Each result series in _ab_results is keyed by a method_config_id: a SHA-256 of the method name plus its non-default identity params, with ALGORITHM_VERSION appended only when greater than 1 (declarative-config §7):

method_config_id = sha256( name + json_dumps_sorted(non-default identity params) + [ALGORITHM_VERSION] )
  • Editing any non-default identity param orphans the prior series. Changing test_type, calculate_mde, power, n_samples, stratify, weight_method, stat, pvalue_kind, or covariate_lookback away from its default produces a new method_config_id; the old cumulative rows stay stranded. After retuning a method, recompute the experiment (abk run) and prune orphans with abk clean (see the CLI guide).
  • seed and max_block_bytes are identity-excluded — they never change the series identity (seed because results are deterministic, max_block_bytes because it only bounds memory).
  • alpha is not identity, either. It is the post-correction, experiment-level significance level: two-tier Bonferroni splits main vs secondary metrics to different alphas, and read-time Benjamini–Hochberg is applied across the family.
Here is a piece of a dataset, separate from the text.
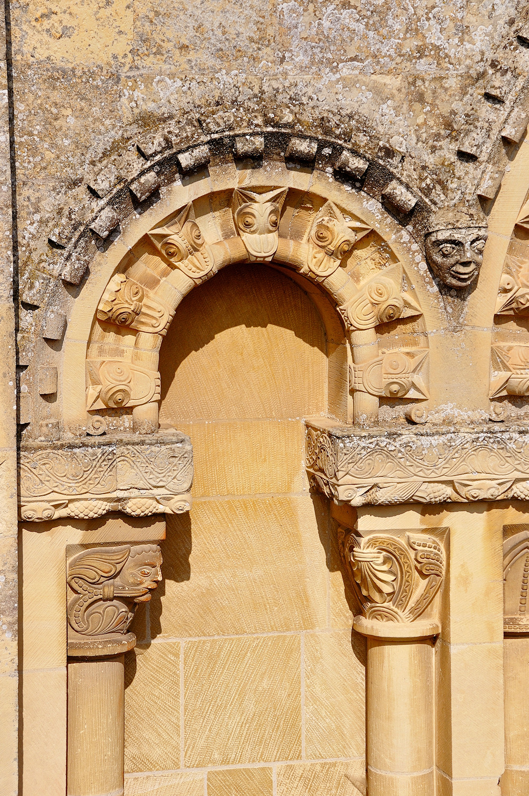 Beakheads sur une arcature de l'église Saint-Ouen de Rots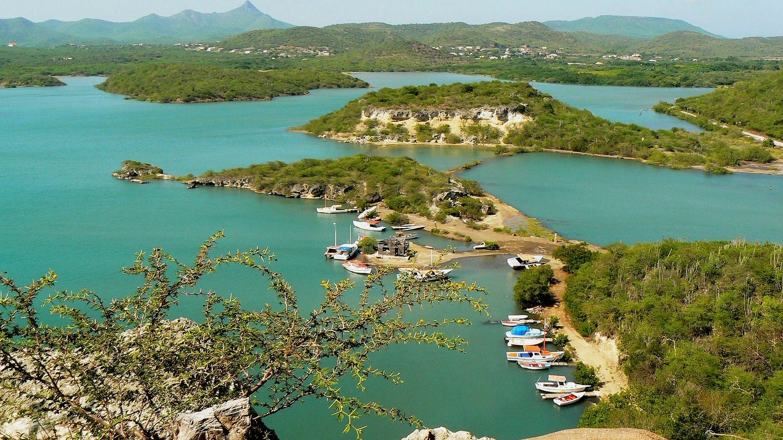 Curaçao 2011

Changing alpha re-decides reject without orphaning the series.

The opt-in always-valid confidence sequence — enabled per experiment with sequential: {enabled: true} — makes early reads peeking-safe (statistics-changes §4; see experiments). It applies only to parametric methods, which have the symmetric normal CI the transform inverts. Bootstrap methods are not sequential-eligible: their percentile CIs are asymmetric, so enabling sequential leaves them fixed-horizon and the readout still withholds WIN / LOSE / FLAT before the horizon. If you need valid early stopping, choose a parametric method.
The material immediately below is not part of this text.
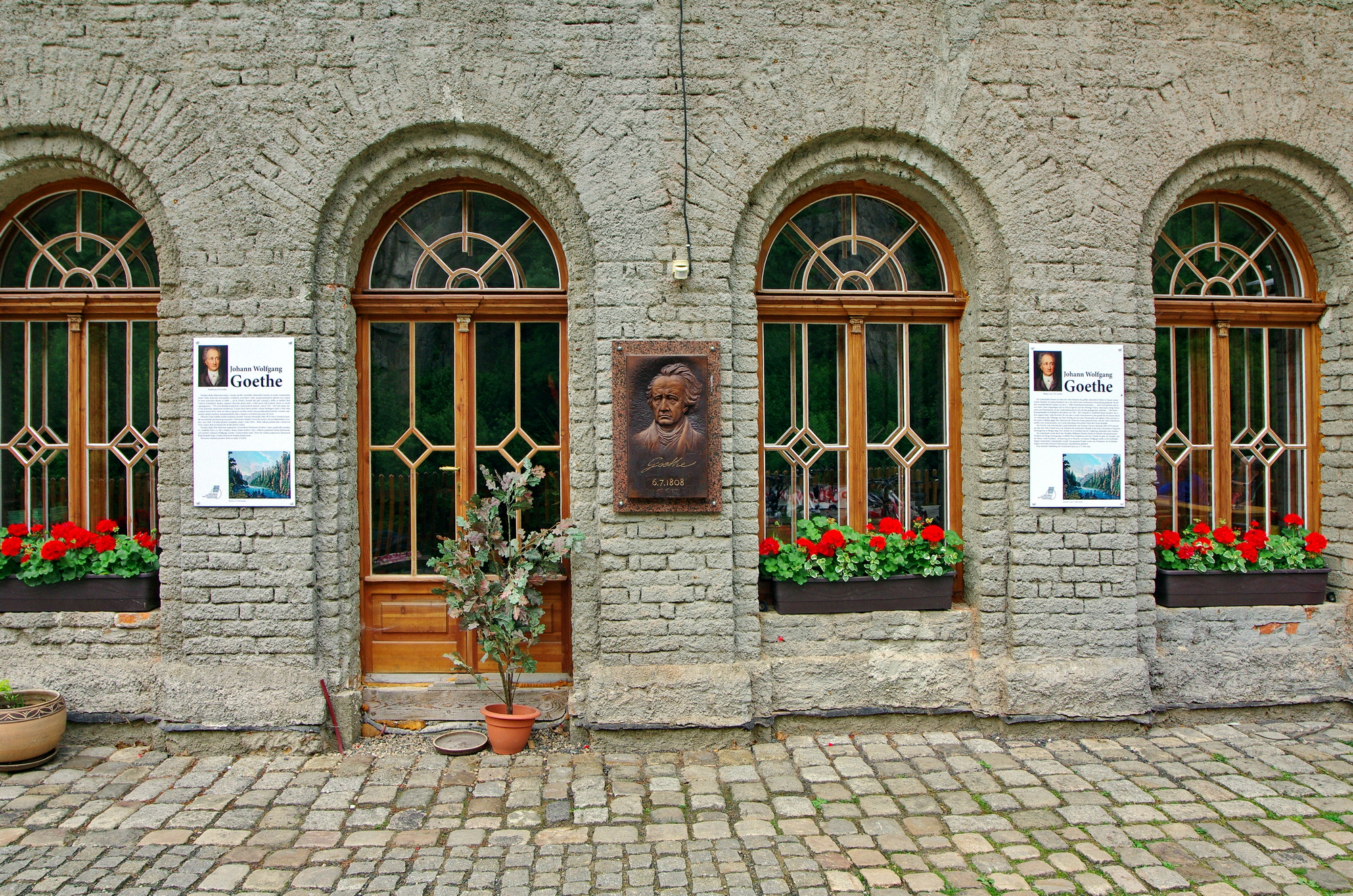 Pamětní deska J.W.Goetheho u Svatošských skal, okres Karlovy Vary

Some legacy method/param combinations are known to be numerically broken. abkit raises QuarantinedMethodError rather than returning a wrong number — it never silently substitutes a different estimator (statistics-changes §3):

  • poisson-post-normed-bootstrap — the whole method is quarantined. The legacy class did no post-normalisation (it was a verbatim copy of poisson-bootstrap), so the name refuses to resolve. Use poisson-bootstrap for identical behaviour, or ratio-delta for a principled ratio estimator.
  • post-normed-bootstrap with test_type: absolute — the legacy absolute branch is an unusual estimand; only relative is reproduced. Use relative, or ratio-delta.
  • paired-post-normed-bootstrap with test_type: relative — the legacy relative branch divides by a near-zero denominator (the ratio explodes); only absolute is reproduced. Use absolute, or ratio-delta for a ratio metric.

Each error message names the fix. This is a facet of a hard project rule: a statistical number never changes silently — any deviation from the baseline is an owned ALGORITHM_VERSION bump plus an A/A re-validation.

Picking a method is a hypothesis; confirm it on your cohort:

  • Run abk validate — the A/A false-positive matrix. It uses placebo label-permutation splits of your own data to confirm the method’s false-positive rate is ≈ α and that it has power on this cohort. It is not a linter; it exercises the actual estimator.
  • Use abk explore to turn test_type, n_samples, alpha, and the method choice live against your real series before committing the config.